> [DATASET RECORDS]
══════════════════════════════
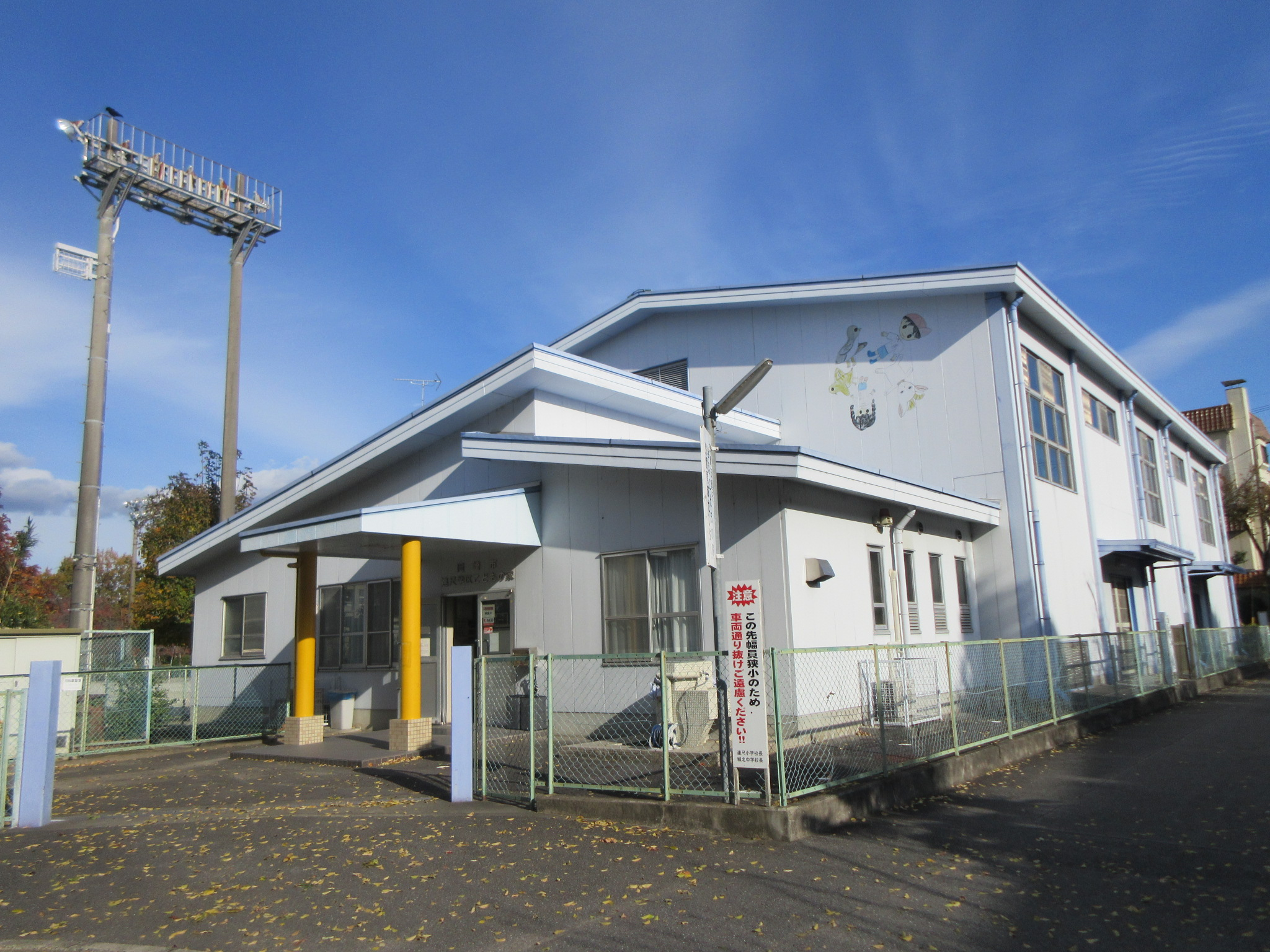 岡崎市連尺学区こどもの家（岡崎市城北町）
══════════════════════════════
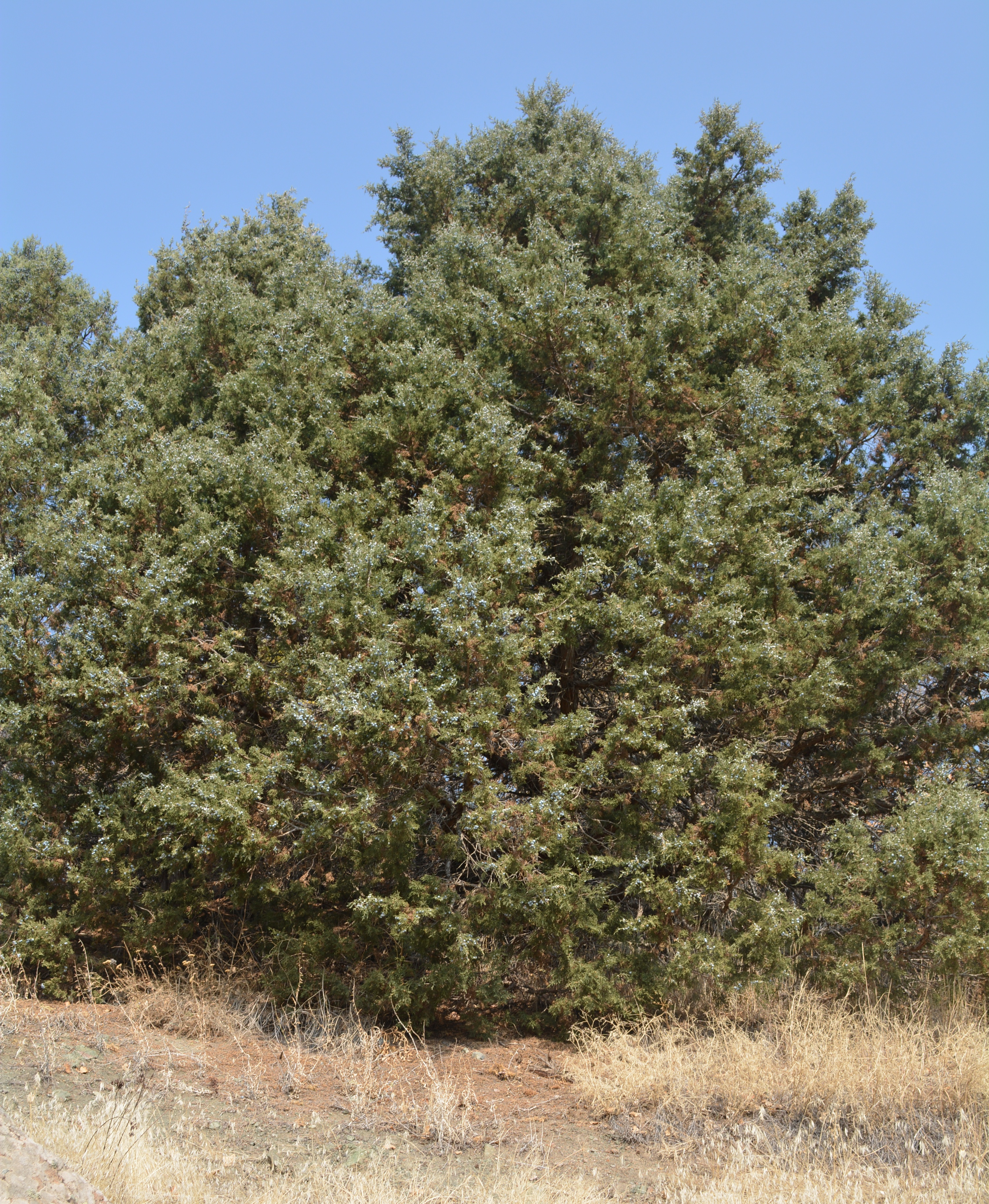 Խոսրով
══════════════════════════════
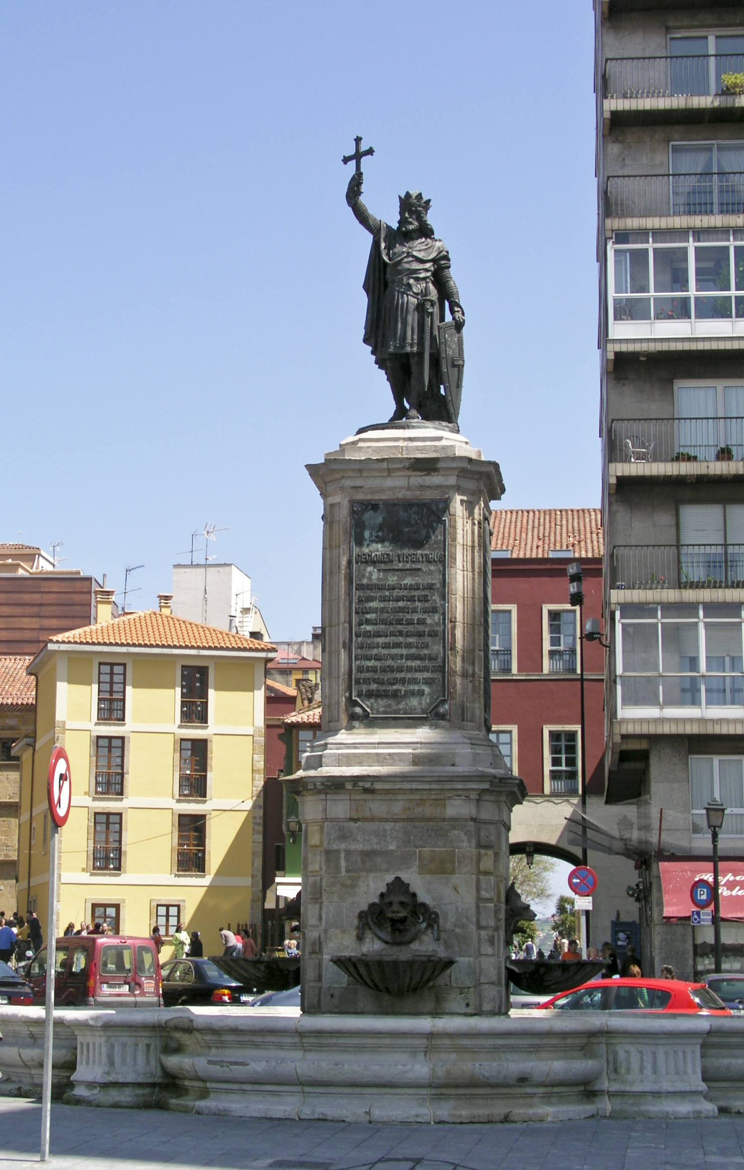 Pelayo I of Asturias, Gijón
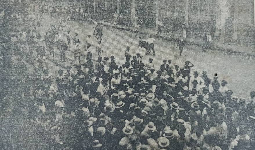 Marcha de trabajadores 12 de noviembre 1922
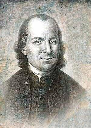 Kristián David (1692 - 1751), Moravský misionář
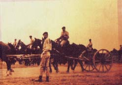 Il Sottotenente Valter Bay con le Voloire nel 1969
══════════════════════════════
> [DIRECTIONS FOR THIS TASK] Of the records above, print only the lines from the one containing "Marcha de trabajadores 12 de noviembre 1922" through the one containing "Il Sottotenente Valter", inclusive and unaltered, leaving out pictures.

> [REPLY TO THE TASK]
 Marcha de trabajadores 12 de noviembre 1922
 Kristián David (1692 - 1751), Moravský misionář
 Il Sottotenente Valter Bay con le Voloire nel 1969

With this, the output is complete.